BOUNCED BACK: SUCCESS STORY # 5: Meet Dee
Details: Female / 28 / bi-sexual
Relationship length: 2 and a half years
Dee met her ex girlfriend through her flatmate who had a crush on her. Dee was, at the time, only vaguely aware of her, knowing only that she was a Swedish exchange student. Her flat mate kept asking her out, but kept getting knocked back. Dee and her ex would meet at various nights out due to their mutual friends and one night they got chatting.
She then asked me to come along to a night out, I went along and we danced for a while. I remember saying something like “oh god I’m all sweaty!” and she said “no, you’re lovely”. After that we started dating!
They dated for around eighteen months when they decided to relocate to Sweden from Scotland. Things were good at first.
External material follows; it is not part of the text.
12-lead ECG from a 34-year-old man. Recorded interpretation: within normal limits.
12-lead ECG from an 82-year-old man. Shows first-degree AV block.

It was exciting being in a new country, learning the language and customs and trying to find a job and meeting family and friends. But eventually the novelty wore off and a shift took place and it all good too much for the couple – particularly Dee’s ex.
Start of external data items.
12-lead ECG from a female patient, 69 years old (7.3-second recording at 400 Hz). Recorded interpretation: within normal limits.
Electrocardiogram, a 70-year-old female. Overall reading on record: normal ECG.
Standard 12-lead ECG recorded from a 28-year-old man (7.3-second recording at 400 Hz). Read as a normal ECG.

The end came at our flat in central Stockholm, on our bed. I had asked if everything was ok for about the millionth time, as things hadn’t seemed quite right for while. Eventually she said that she loved me but wasn’t “in love” with me. She went on to explain that she had lost respect for me, partly because I had been depressed (my Grandfather was dying of cancer and I had been staying with him in the hospice) and partly because the strain of being emotionally and financially relied upon became too much for her.
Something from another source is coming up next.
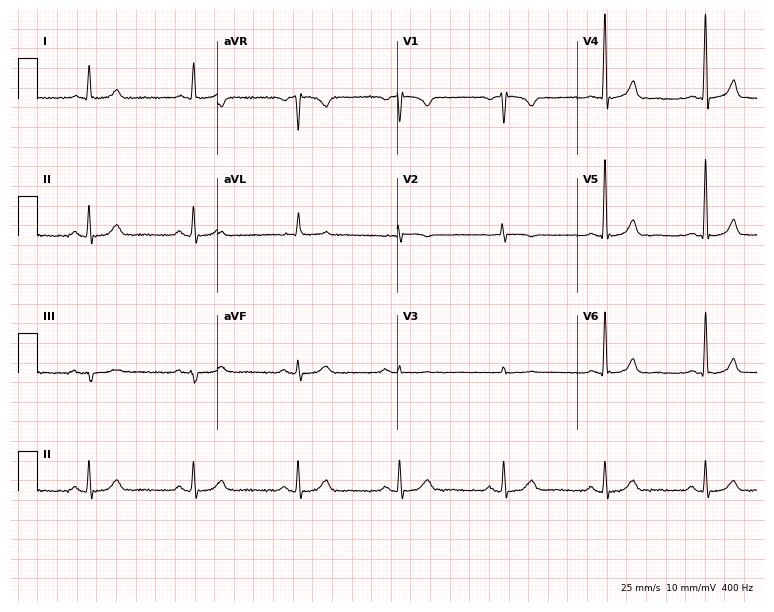
ECG — a 55-year-old female. Labelled as a normal ECG.
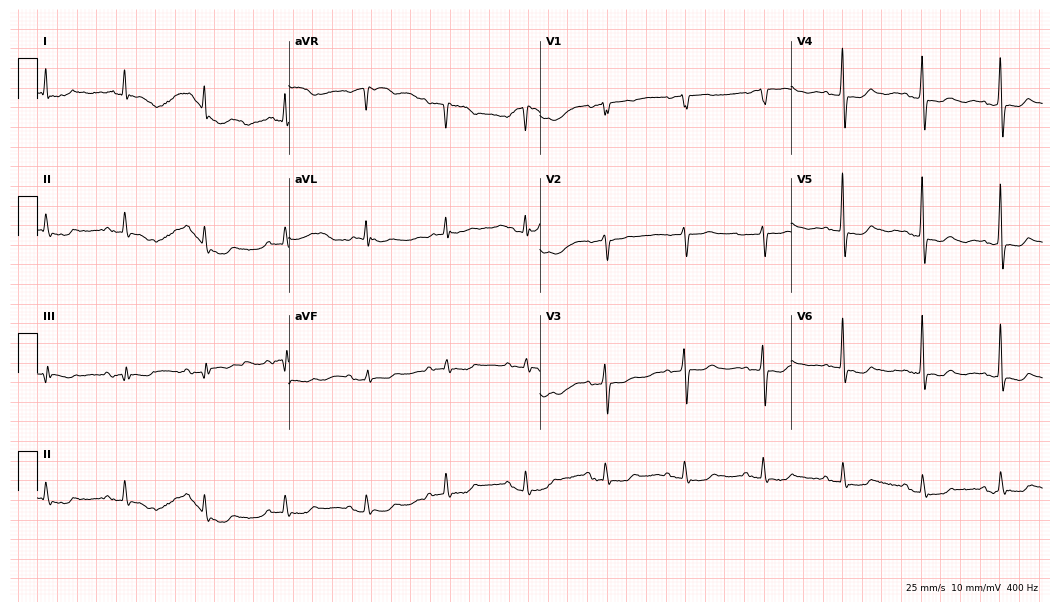
12-lead ECG from an 85-year-old female patient (10.2-second recording at 400 Hz). No first-degree AV block, right bundle branch block, left bundle branch block, sinus bradycardia, atrial fibrillation or sinus tachycardia recorded for this tracing.

Dee had left behind her family, her friends, her way of life in Scotland to be with this person she loved (a feeling I know all too well) – only to be chucked aside like an after thought. She was crushed and stuck.
I was devastated. I cried continually, I listened to Nyman’s Piano Concerto constantly. My new best friend was Absolut vodka. I lost weight, because I wasn’t really interested in eating or looking after myself. I continued to stay with my ex because she insisted that I didn’t have to move out straight away. I was also working with my ex at the time, so things were a bit strained at work too.
Like so many SYBD community members, Dee found out the hard way the perils of dating someone and working with them – and add to that the living with them too arrangement and you’ve got the recipe for agony.
Reeling from the break-up and her grandfather’s death, it was a phone call to her best friend in Australia that served as a wake up call for Dee.
I drank about half a litre of vodka and called my best friend who’d recently moved to Australia. The first thing he asked me was how much I had to drink. Upon reflection, I was really lucky that I didn’t spiral into alcoholism. I just remember him telling me I needed to move out.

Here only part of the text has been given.